Um ano volvido, o documento… «continua numa qualquer gaveta».

«Eu mandei uma carta há três meses e espero que a senhora ministra da Agricultura me responda. Aquilo que ela se comprometeu comigo não está no terreno. Se tivesse sido um ano normal, estaríamos aqui a falar do mesmo [furtos] porque a senhora ministra está impávida e serena no seu gabinete», diz ao nosso jornal.

Horácio Piedade vai mais longe. «Se o Governo não fizer nada, mantemos a ideia de cortar a EN125, agora antes das Eleições Europeias, porque infelizmente os políticos só nos ouvem quando estão em causa os votos», critica.

 

Foto: Pedro Lemos | Sul Informação

 

 

De resto, até há um projeto a andar, contra o flagelo do furto de alfarrobas, mas que é promovido pela Câmara de Tavira e pela GNR e que assenta numa plataforma que agregará informação sobre as propriedades e sobre quem tem autorização para fazer a apanha.

Para Horácio Guerreiro, é até contraproducente que o Governo não trate «com outros olhos» as alfarrobeiras.

«A ministra tem de ter o cuidado de olhar para as alfarrobeiras do Algarve porque estas são umas árvores que beneficiam o Governo neste período de seca.

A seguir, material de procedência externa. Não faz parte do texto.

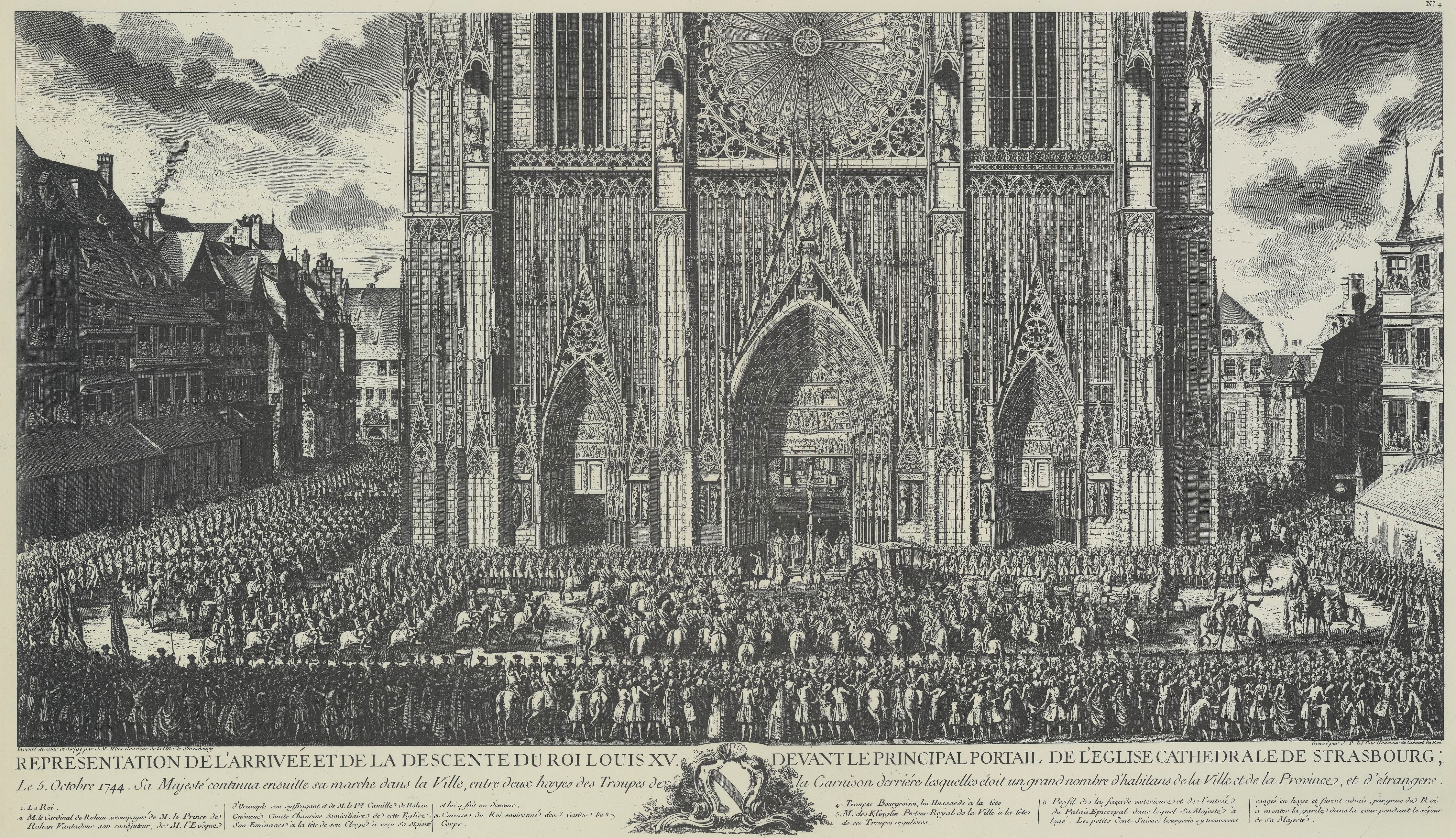 Représentation de l'arrivée de la descente du roi Louis XV devant le principal portail de l'église cathédrale de Strasbourg. Bibliothèque nationale et universitaire de Strasbourg

A alfarrobeira não precisa de grande manutenção a nível de água, apesar de precisar de chuva, por isso é uma cultura de futuro», considera.

Nessa manifestação do ano passado, houve um vulto de peso: Macário Correia, antigo presidente das Câmaras de Faro e Tavira (PSD) e ex-secretário de Estado do Ambiente, atual agricultor.

Vítima de furtos em 2022, este ano o cenário é totalmente oposto, como conta ao Sul Informação.

«Este ano, não fui vítima de nenhum furto, nem tenho notícia disso aqui à volta. Os furtos têm a ver obviamente com o valor do objeto: o que não tem valor, não é procurado. Com as alfarrobas a 50 euros, com meia dúzia de baldes junto a uma estrada fazia-se dinheiro. Neste momento, para fazer esses mesmos baldes, têm de andar o dobro do tempo e ganham menos.», diz.

A produção também caiu a pique.

«No ano passado, produzi cerca de 3 mil arrobas – este ano, cerca de 1300. Há árvores a secar, em que o stress hídrico é tanto, que entram no quociente de emurchimento e depois secam, algo que não tinha acontecido no ano anterior», relata.

A juntar a estas dificuldades, o preço da mão de obra também subiu.

 

 

 

 

«Não andamos a mendigar apoios, sabemos das oscilações, mas a verdade é que, quem trabalha em agricultura, tem visto os preços dos seus produtos a baixar», diz.

Segundo o antigo autarca, o grande problema do mercado está «na absorção da semente» que é o «mais valioso» da alfarroba.

«Dizem-me alguns especialistas que terá havido uma mudança de agulha, por parte dos industriais das químicas de ponta, que usavam a semente de alfarroba para estabilização de processos químicos e que, entretanto, estão a procurar alternativa devido ao preço dos últimos anos», explica.

A queda da produção, o preço atual, as perspetivas… tudo concorre para os receios de Macário Correia.

«Eu fiz pomares de alfarrobeira e tinha neles uma certa esperança. Mas agora, vejo-os com preocupação», conclui.